Until this week, I’d never even heard of a cornmeal biscuit, but I saw a recipe in a magazine and had to give it a try.  It seemed like the perfect bread to go with a dinner of barbecued chicken.

Cornmeal Buttermilk Biscuits

What’s special about this recipe, inspired by one from an issue of Cook’s Country, is that the cornmeal is soaked for 10 minutes in buttermilk. What you get is a biscuit that’s packed with corn flavor but isn’t too grainy. Also, they weren’t sweet, which is probably a good thing if you’re serving them with dinner, but if you still want sweet you can serve a little honey on the side.
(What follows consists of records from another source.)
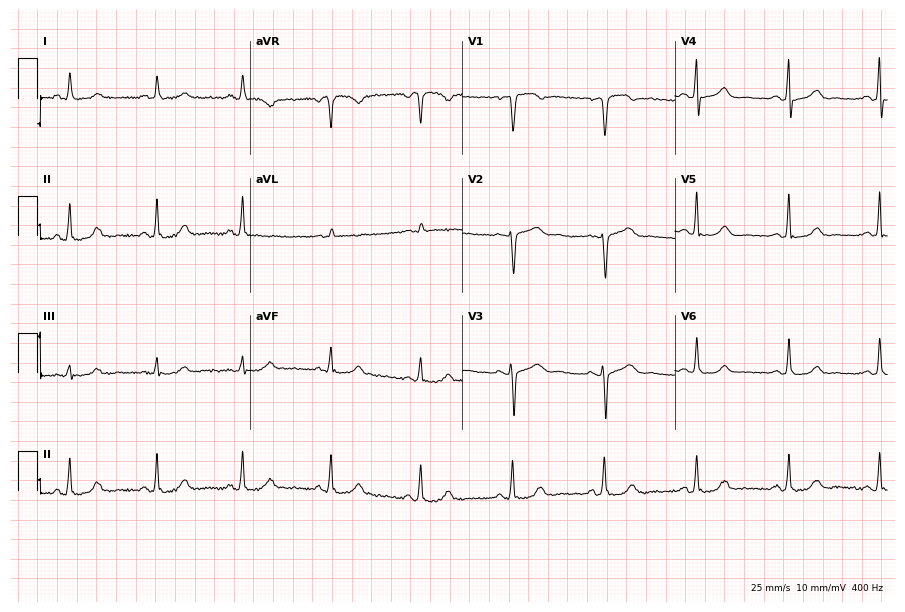
12-lead ECG from a female patient, 61 years old. No first-degree AV block, right bundle branch block (RBBB), left bundle branch block (LBBB), sinus bradycardia, atrial fibrillation (AF) or sinus tachycardia recorded for this tracing. Only these six findings were labelled.
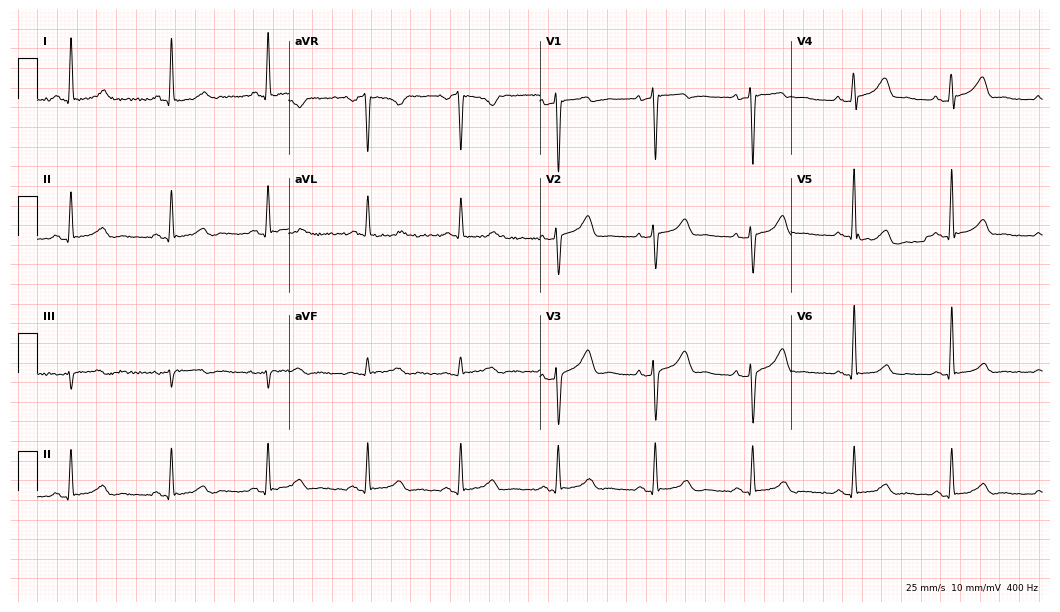
ECG (10.2-second recording at 400 Hz) — a 41-year-old female. Labelled as a normal ECG.
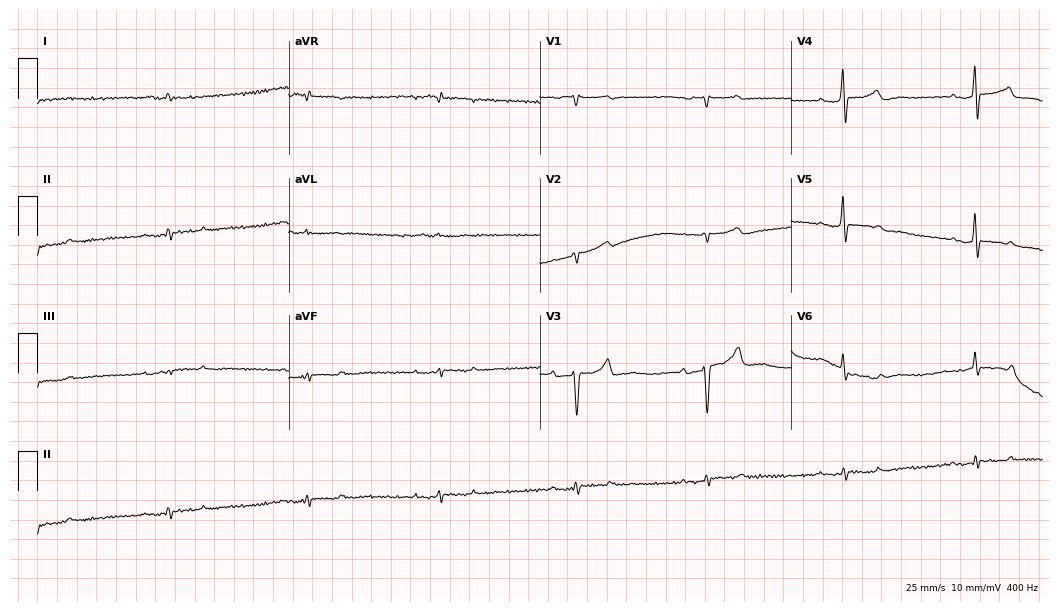
Electrocardiogram, a 61-year-old male. Of the six screened findings (first-degree AV block, right bundle branch block, left bundle branch block, sinus bradycardia, atrial fibrillation, sinus tachycardia), none is recorded. Other findings, if any, are not listed.

This recipe says to knead the dough, which is interesting since kneading dough forms the glutens which can make biscuits tough. But the original recipe noted (and I appreciated that note!) that this dough can be kneaded because a good deal of it is cornmeal (which is gluten-free) and the acid in the buttermilk inhibits gluten formation. I still felt weird kneading biscuit dough, but the biscuits were very tender in the end.  Mine spread a little more than I’d anticipated, but it wasn’t a big issue. I used about 4.5 oz of flour per cup and might use up to 5 the next time for more squared off looking biscuits. Then again, we loved them this way so I can’t complain.
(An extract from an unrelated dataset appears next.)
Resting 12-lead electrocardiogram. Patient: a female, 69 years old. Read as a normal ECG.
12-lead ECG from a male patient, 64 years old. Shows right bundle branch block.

Below is the recipe for hte cornmeal biscuits I made. Since we loved them so much, I’ve bookmarked a few others including Julie’s (adapted from Cooking Light) and a highly rated one from Food TV. It will be fun to compare them all.

Cornmeal Buttermilk Biscuits

1/2 cup cornmeal
5 ounces buttermilk
2 teaspoons honey
1 cup all purpose flour
1 1/2 teaspoons baking powder
1/4 teaspoon baking soda
1/2 teaspoon salt
6 tablespoons cold unsalted butter

Preheat oven to 450 degrees F. Line a baking sheet with two layers of parchment paper.

In a large mixing bowl, combine the cornmeal, buttermilk and honey. Stir well and let sit for 10 minutes to soak the cornmeal.

Add flour, baking powder, baking soda and salt to a food processor and pulse to mix. Add cold butter and pulse until mixture is coarse.

Pour the flour mixture into the buttermilk mixture and stir to make a soft dough. Turn out onto a lightly floured surface and knead about 8 times until smooth.

Using a biscuit cutter or the top of a glass about 2 inches wide dipped in flour (I dip mine in a little water), cut out 6 rounds. Arrange rounds on cookie sheet.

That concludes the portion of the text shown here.